= Bonnie J. Addario Lung Cancer Foundation =

Non-profit organization in the U.S.

The Bonnie J. Addario a Breath Away from the Cure Foundation (ABAFTC), sometimes styled Bonnie J. Addario Lung Cancer Foundation (BJALCF), is a foundation created by Bonnie J. Addario in 2005 to eradicate lung cancer through research, early detection, education, prevention and treatment. It is made up of volunteers, people in the medical profession, and lung cancer survivors. The Foundation has three goals: 1) to raise public awareness about the relative lack of attention given to lung cancer in biomedical research, 2) to help lung cancer patients navigate the healthcare system to receive the best available care, and 3) to enlist the aid of physicians and biomedical scientists in transforming cancer research. The Foundation is based in San Carlos, California.
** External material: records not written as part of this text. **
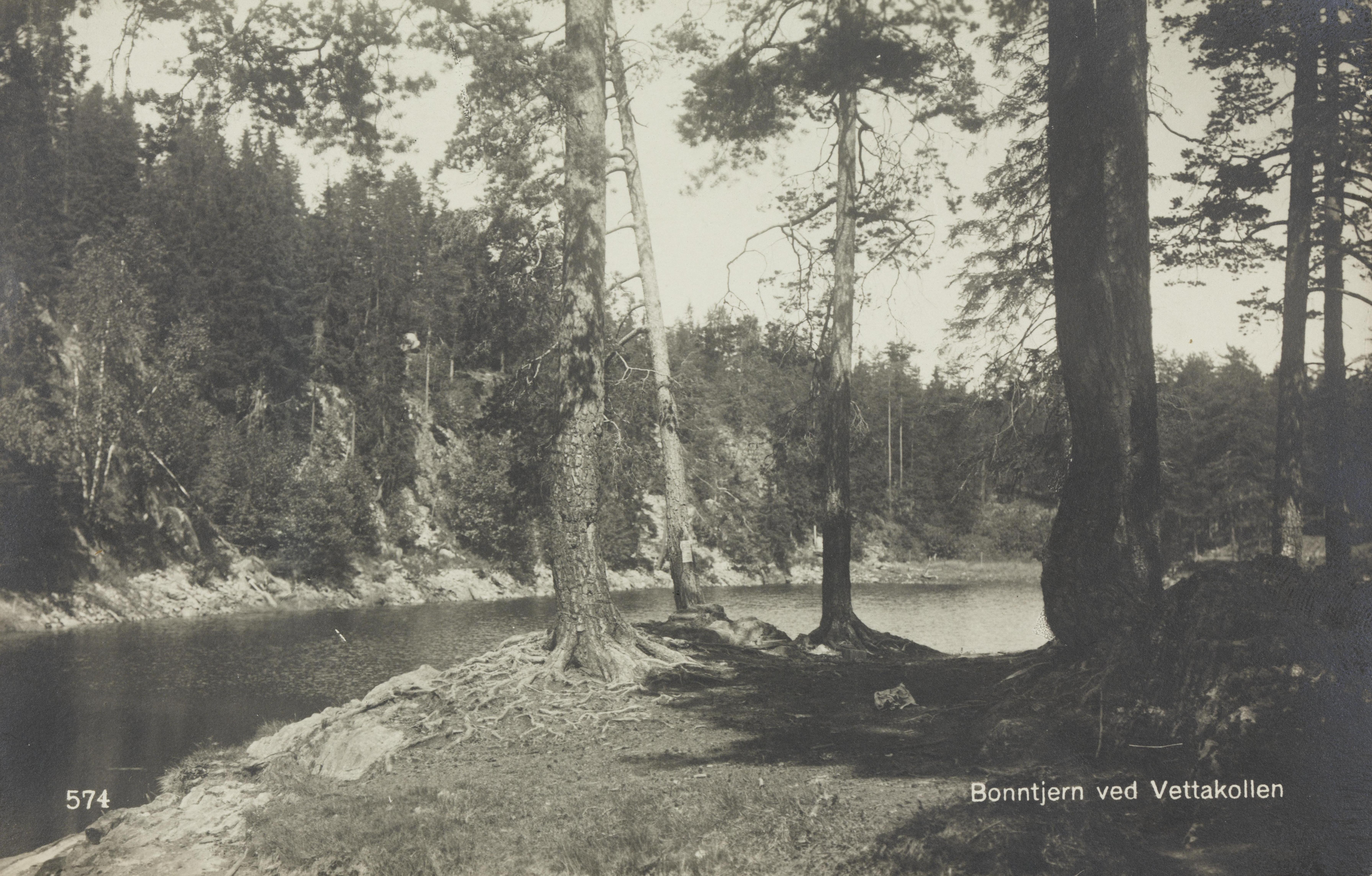 Bildet er hentet fra Nasjonalbibliotekets bildesamling Bånntjern,Vettakollen, Oslo, Oslo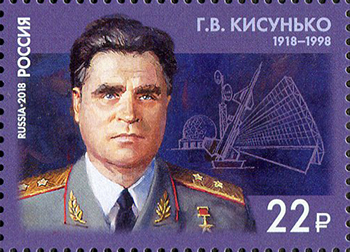 100 лет со дня рождения Г.В. Кисунько (1918–1998), учёного, основоположника противоракетной обороны. На марке изображён портрет учёного, комплекс «Енисей» и ПУ с ракетой В-1000.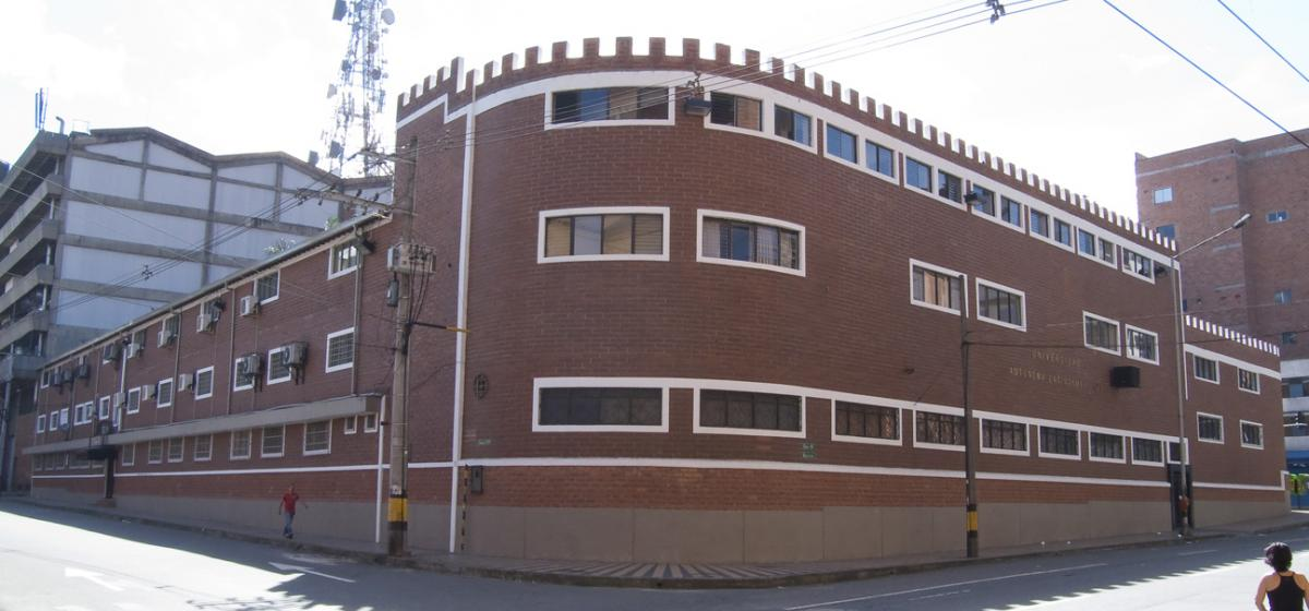 UNAULA sede administrativa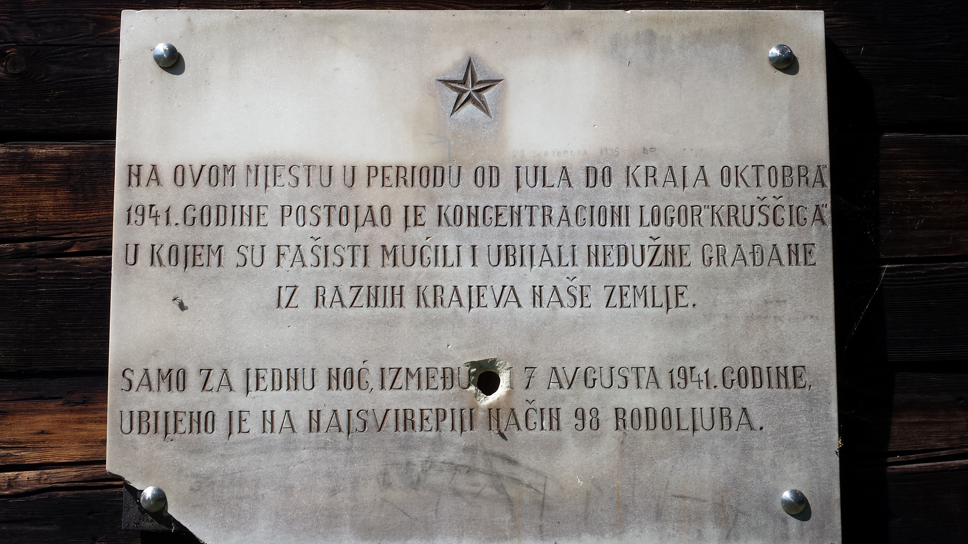 Spomen ploča na zgradi bivšeg koncentracionog logora Kruščica u Vitezu, Bosna i Hercegovina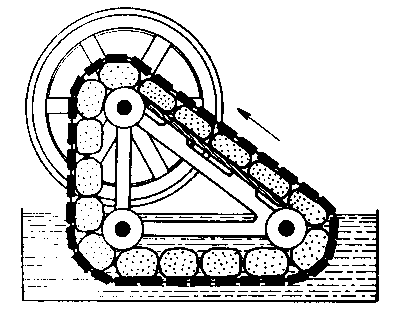 古人发明的永动机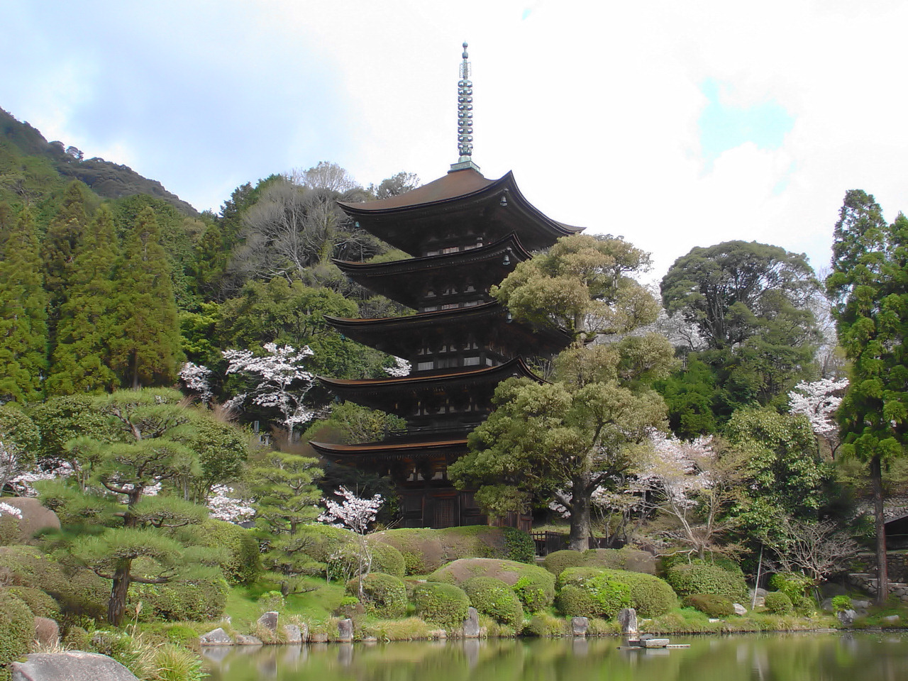 Ruriko-ji Temple. Taken at Yamaguchi City, Yamaguchi Prefecture, Japan.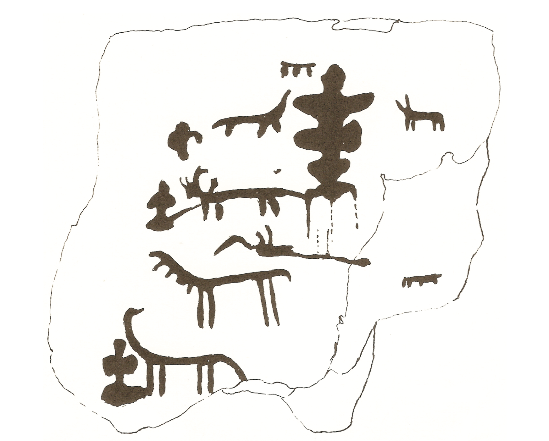 Disegno delle pitture rupestri di "Riparo Ranaldi" in Tuppo dei Sassi, eseguito dal prof. Francesco Ranaldi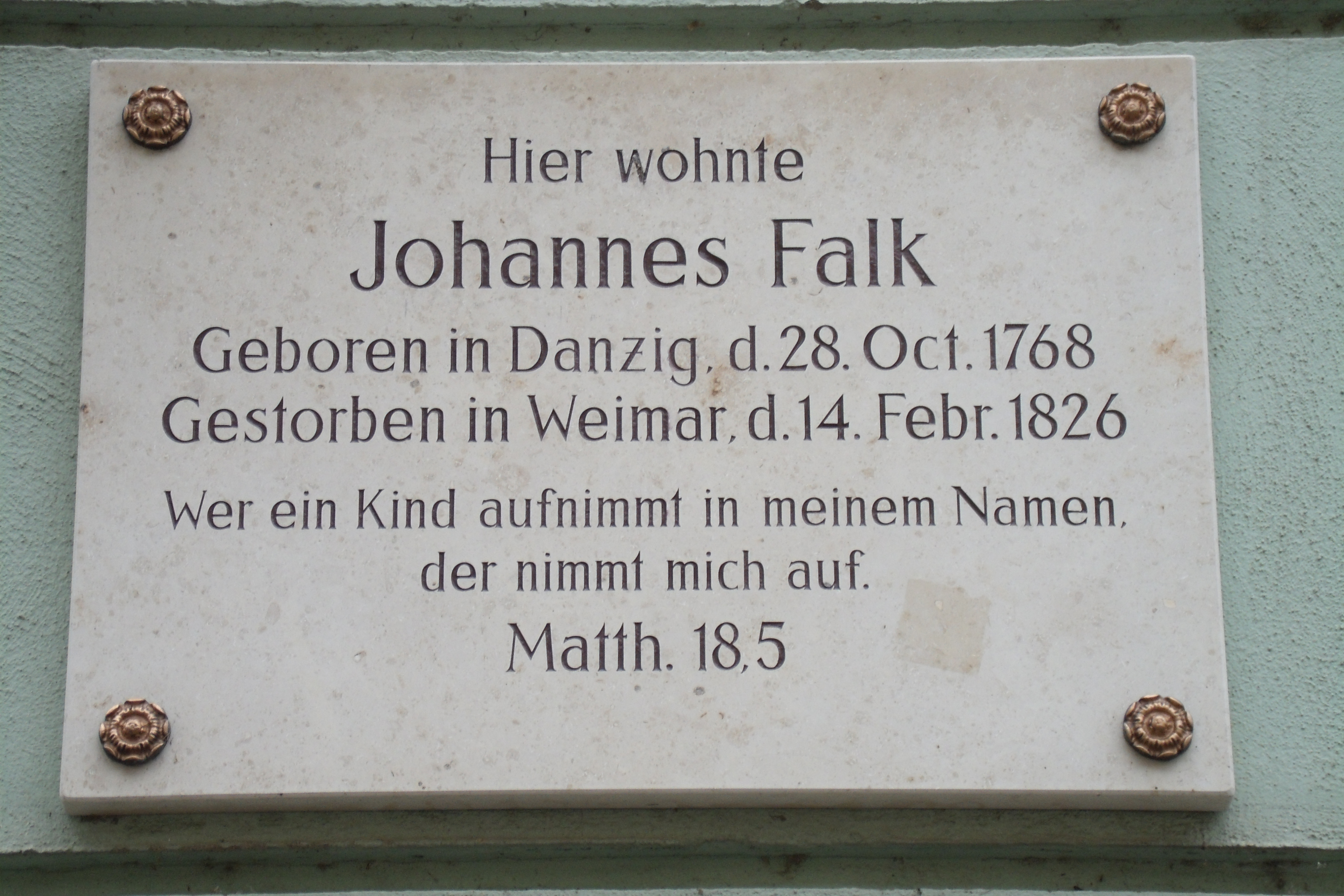 Johannes Daniel Falk Tafel am Lutherhof Eingang Marstallstraße in Weimar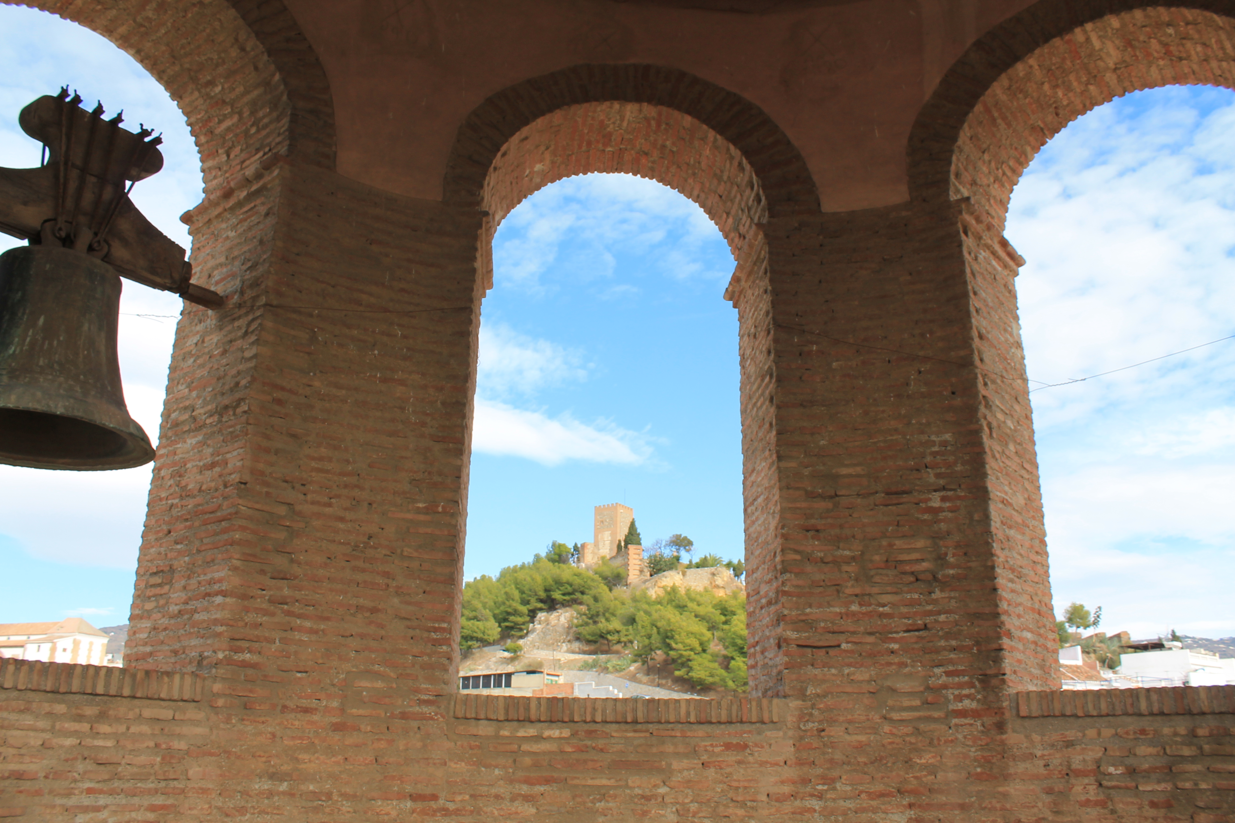 Campanario de la iglesia de San Juan, Vélez-Málaga, España.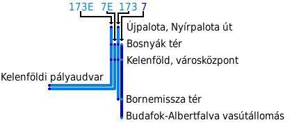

In 2019 the Foundation merged with the Lung Cancer Alliance to create a new organization known as the GO2 Foundation for Lung Cancer.

==Research funding==

BJALCF provides funding for lung cancer research, early detection, education, prevention and treatment. The Foundation is one of the only private providers of lung cancer research and community outreach programs.

== History ==
The Foundation was founded by Bonnie J. Addario, a lung cancer survivor, on March 6, 2006, the same day Dana Reeve died from lung cancer. This Foundation was formed in response to the fact that lung cancer is under-funded and under-researched based on the amount of research dollars allocated per death. In 2005, the Center for Disease Control and Prevention (CDC) spent $204 million on breast and cervical cancer research. However, no money was allocated to lung cancer, the leading cause of cancer death in both men and women. The lack of funding, coupled with the complexity of the disease, has helped prevent lung cancer from making significant advances in its five-year survival rate. According to the American Cancer Society, the five-year survival rate has remained at approximately 15% since 1971. The Bonnie J. Addario Lung Cancer Foundation set out to change this seeming lack of progress by bringing lung cancer to national attention and establishing the Addario Lung Cancer Medical Institute (ALCMI), an international endeavor partnering academic institutions and community hospitals to advance treatment.

In 2019 the Foundation merged with the Lung Cancer Alliance to create a new organization known as the GO2 Foundation for Lung Cancer.

==Bonnie J. Addario==

Bonnie J. Addario was the Founder and Chair of the BJALCF. Prior to starting the Foundation, she spent twenty years in the oil industry wherein she rose to a leadership role.